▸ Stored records
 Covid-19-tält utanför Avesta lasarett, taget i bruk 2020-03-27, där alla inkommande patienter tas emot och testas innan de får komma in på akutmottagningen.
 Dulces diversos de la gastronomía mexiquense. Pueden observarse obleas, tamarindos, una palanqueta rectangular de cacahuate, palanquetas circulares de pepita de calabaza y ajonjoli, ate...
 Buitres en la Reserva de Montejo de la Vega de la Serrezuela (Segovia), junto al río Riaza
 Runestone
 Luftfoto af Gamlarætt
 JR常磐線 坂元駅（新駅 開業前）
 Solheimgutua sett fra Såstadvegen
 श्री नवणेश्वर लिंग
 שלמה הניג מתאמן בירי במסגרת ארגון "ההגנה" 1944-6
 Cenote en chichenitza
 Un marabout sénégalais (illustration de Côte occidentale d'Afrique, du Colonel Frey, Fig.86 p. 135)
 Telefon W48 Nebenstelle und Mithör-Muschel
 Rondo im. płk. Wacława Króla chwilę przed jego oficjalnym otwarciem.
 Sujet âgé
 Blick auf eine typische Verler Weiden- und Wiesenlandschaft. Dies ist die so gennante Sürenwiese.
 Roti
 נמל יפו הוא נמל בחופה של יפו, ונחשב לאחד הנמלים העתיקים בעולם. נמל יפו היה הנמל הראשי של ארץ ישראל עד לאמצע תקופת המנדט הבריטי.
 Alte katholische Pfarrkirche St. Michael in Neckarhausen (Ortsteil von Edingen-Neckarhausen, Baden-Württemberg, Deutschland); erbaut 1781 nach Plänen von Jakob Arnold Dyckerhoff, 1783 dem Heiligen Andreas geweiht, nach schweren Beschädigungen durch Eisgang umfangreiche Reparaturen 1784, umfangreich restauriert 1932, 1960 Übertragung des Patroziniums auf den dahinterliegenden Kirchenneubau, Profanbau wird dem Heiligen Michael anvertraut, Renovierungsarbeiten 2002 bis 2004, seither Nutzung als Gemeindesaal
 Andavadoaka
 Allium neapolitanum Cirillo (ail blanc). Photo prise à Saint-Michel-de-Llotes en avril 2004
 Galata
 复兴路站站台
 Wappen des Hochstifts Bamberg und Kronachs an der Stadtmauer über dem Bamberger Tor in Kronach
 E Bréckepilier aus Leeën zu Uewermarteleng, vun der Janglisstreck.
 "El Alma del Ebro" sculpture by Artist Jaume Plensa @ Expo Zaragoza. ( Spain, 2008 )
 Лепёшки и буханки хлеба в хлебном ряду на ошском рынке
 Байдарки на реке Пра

▸ WHAT YOU NEED TO DO
An exact reproduction of all the entries above is the expected answer.

▸ YOUR SOLUTION
 Covid-19-tält utanför Avesta lasarett, taget i bruk 2020-03-27, där alla inkommande patienter tas emot och testas innan de får komma in på akutmottagningen.
 Dulces diversos de la gastronomía mexiquense. Pueden observarse obleas, tamarindos, una palanqueta rectangular de cacahuate, palanquetas circulares de pepita de calabaza y ajonjoli, ate...
 Buitres en la Reserva de Montejo de la Vega de la Serrezuela (Segovia), junto al río Riaza
 Runestone
 Luftfoto af Gamlarætt
 JR常磐線 坂元駅（新駅 開業前）
 Solheimgutua sett fra Såstadvegen
 श्री नवणेश्वर लिंग
 שלמה הניג מתאמן בירי במסגרת ארגון "ההגנה" 1944-6
 Cenote en chichenitza
 Un marabout sénégalais (illustration de Côte occidentale d'Afrique, du Colonel Frey, Fig.86 p. 135)
 Telefon W48 Nebenstelle und Mithör-Muschel
 Rondo im. płk. Wacława Króla chwilę przed jego oficjalnym otwarciem.
 Sujet âgé
 Blick auf eine typische Verler Weiden- und Wiesenlandschaft. Dies ist die so gennante Sürenwiese.
 Roti
 נמל יפו הוא נמל בחופה של יפו, ונחשב לאחד הנמלים העתיקים בעולם. נמל יפו היה הנמל הראשי של ארץ ישראל עד לאמצע תקופת המנדט הבריטי.
 Alte katholische Pfarrkirche St. Michael in Neckarhausen (Ortsteil von Edingen-Neckarhausen, Baden-Württemberg, Deutschland); erbaut 1781 nach Plänen von Jakob Arnold Dyckerhoff, 1783 dem Heiligen Andreas geweiht, nach schweren Beschädigungen durch Eisgang umfangreiche Reparaturen 1784, umfangreich restauriert 1932, 1960 Übertragung des Patroziniums auf den dahinterliegenden Kirchenneubau, Profanbau wird dem Heiligen Michael anvertraut, Renovierungsarbeiten 2002 bis 2004, seither Nutzung als Gemeindesaal
 Andavadoaka
 Allium neapolitanum Cirillo (ail blanc). Photo prise à Saint-Michel-de-Llotes en avril 2004
 Galata
 复兴路站站台
 Wappen des Hochstifts Bamberg und Kronachs an der Stadtmauer über dem Bamberger Tor in Kronach
 E Bréckepilier aus Leeën zu Uewermarteleng, vun der Janglisstreck.
 "El Alma del Ebro" sculpture by Artist Jaume Plensa @ Expo Zaragoza. ( Spain, 2008 )
 Лепёшки и буханки хлеба в хлебном ряду на ошском рынке
 Байдарки на реке Пра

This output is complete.